# Stihl Chainsaw Fuel Mixture?



## DooMSaw (Jul 15, 2010)

Hey all got a question for ya....

im sure its been beat to death but anyhow here goes....

i have been running 50:1 mix in my stihl 025 without any problems ....but i see some folks saying they use 40:1...

im am going to get a new saw here pretty soon i beat the death outa that 025

either an ms 362 or a 441 

would it be better to run a 40:1 mix in the new saw i get...

heres what stihl says...

Thanks for your E-mail and your interest in STIHL products.
All STIHL products now use a 50:1 mixture of gasoline and 2-cycle, air
cooled engine oil. This is one gallon of 89 or higher octane gas mixed
with 2.6 ounces of a name brand, 2-cycle, air cooled engine oil.
Please know that ALL of our oils are designed to be used with a 50:1
mixture. Mixing too much oil in the gasoline can cause its own set of
problems. It can cause a buildup of carbon on the piston and rings that
can build up, break off and score a piston or it could cause the rings
to stick which can lead to a lose of compression.
I could not recommend using any mixture other than 50:1.
I hope this helps and if I can be of any further assistance, please let
me know.
Sincerely,
Mark O'Briant
STIHL Technical Advisor:greenchainsaw:

thanx for your thoughts in advance


----------



## forestryworks (Jul 15, 2010)

you answered your own question.


----------



## Anthony_Va. (Jul 15, 2010)

Lol, yes it's been beat to death. 

I use 50:1 also.

But 40:1 won't hurt them. I do think 40:1 will make a little more buildup in the cylinder so I juststick to what the manual says.

Just don't do the Amsoil 100:1 thing.


----------



## o8f150 (Jul 15, 2010)

i just put in the middle i run 45:1 with 93 octane


----------



## dh1984 (Jul 15, 2010)

i use to run 40to1 in my saw with 93 with out any problems.but make sure you can find a gas station that sell the pure gas with no ethenal in thier gas


----------



## komatsuvarna (Jul 15, 2010)

DooMSaw said:


> Hey all got a question for ya....
> 
> im sure its been beat to death but anyhow here goes....
> 
> ...



:taped: :help: :help: :help:  opcorn:


----------



## NORMZILLA44 (Jul 16, 2010)

Ive been running 50:1 since 32:1 was fazed out, and never had one problem. Ive run em in pretty hot conditions too. My saw shop says all there classes, for stihl, husky, and echo say that they have had the least problems with the chevron supreme, because as mentioned earlier the gas is very important!!!!!!!!!!!!!!! Found out about the chevron thing recently, and the funny thing is I have run it exclusively for years only beacause I have one gas card. Guess I was lucky that I was running what was prefered without knowing LOL! But I can tell you alot of guys around me run alot of different gases, and my saw shop rebuilds tons of carbs, and replaces many fuel lines. I run chevron with stihl 50:1 Nothing else ever! I have never seized blown up or had any problems with this combo, and since 1998 when I got a newer 044, and my husky I have only replaced one fuel line on the 44, and one on the husky. Only only one carb kit that was last summer on the 44. Take it easy NORM.................


----------



## mikefunaro (Jul 16, 2010)

SEARCH....at least 5% of all threads concern oil in some capacity. 

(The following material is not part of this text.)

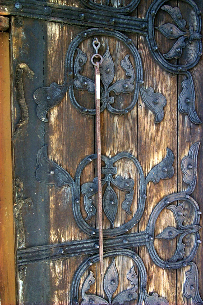 Likaren i Stånga kyrka, Gotland, Sverige.
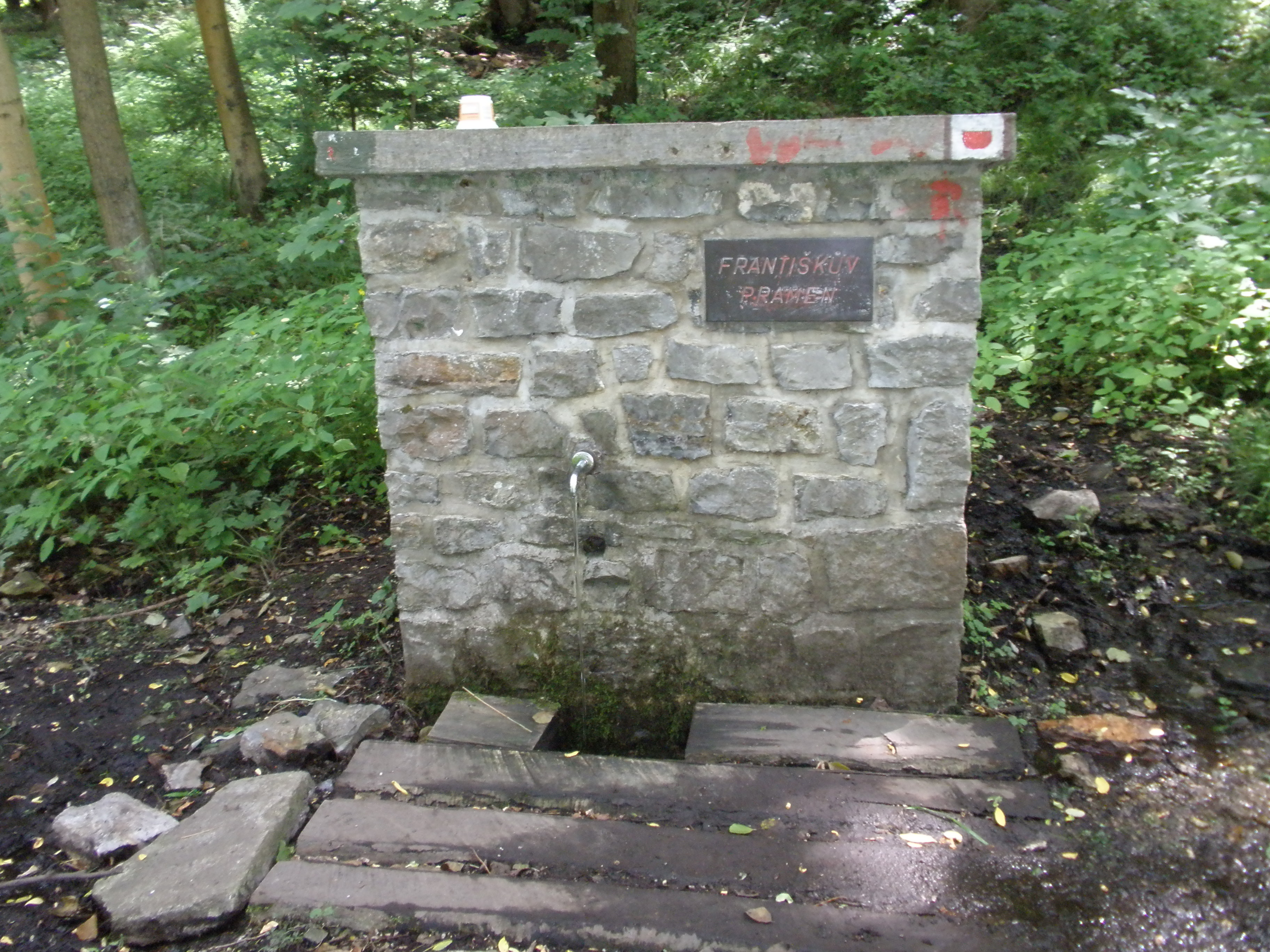 Františkův pramen u vesnice Velká Roudka
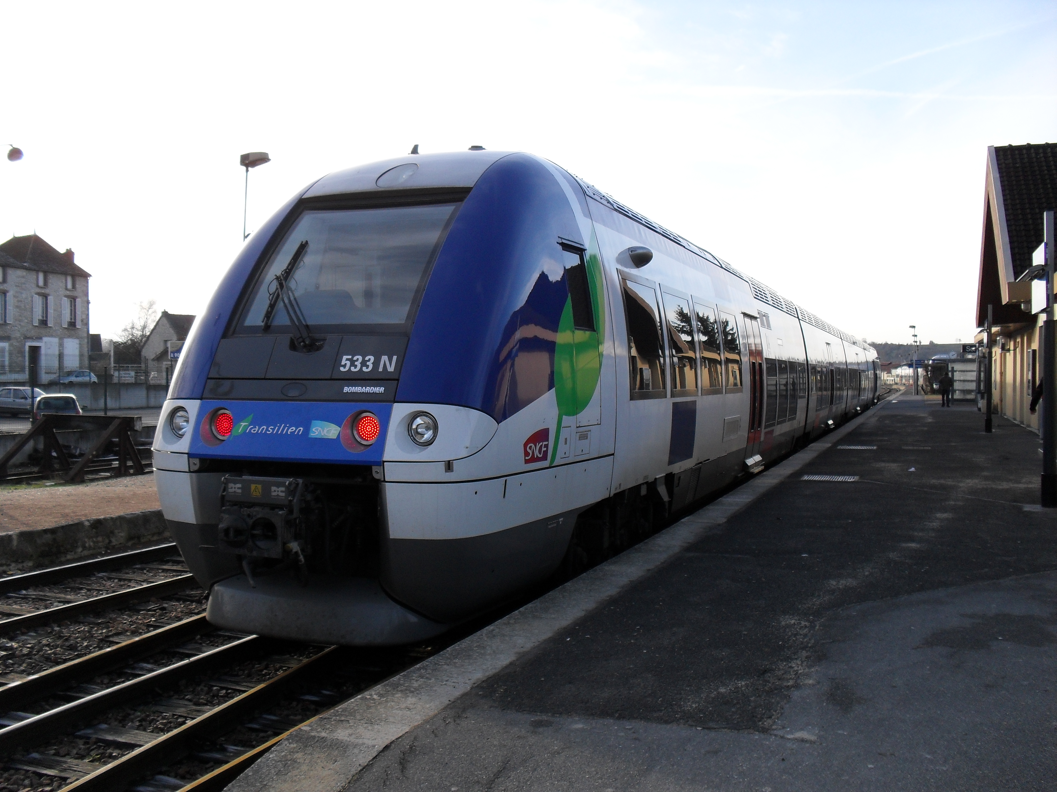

No doubt 50:1 is safe. Running a richer mix may confer greater feeling of protection to some but also has trade-offs.


----------



## 2dogs (Jul 16, 2010)

47.78 to 1. Stihl Ultra blended with fryer oil and STP. Run 83 octane lawnmower gas with nitromethane added. NOS injection really helps at high altitude.

Yep been beat to death. You'd know that if you used the search function.


----------



## Adam_MA (Jul 16, 2010)

50:1 
I'm not a logger, I don't run my saws every day all day long. For me, unless I know I have a big bunch of wood to cut up, I mix my gas/oil in 1 gallon batches. That way it doesn't go bad, and the little Stihl Ultra 2.6oz bottles make it WAY too easy for mixing.


----------



## BIGD4DICE (Nov 10, 2016)

I run my big cc saws on 40:1. My saws are tuned to run a few more rpms and the extra mix helps to keep the saw well lubricated which keeps it at a cooler temp.


----------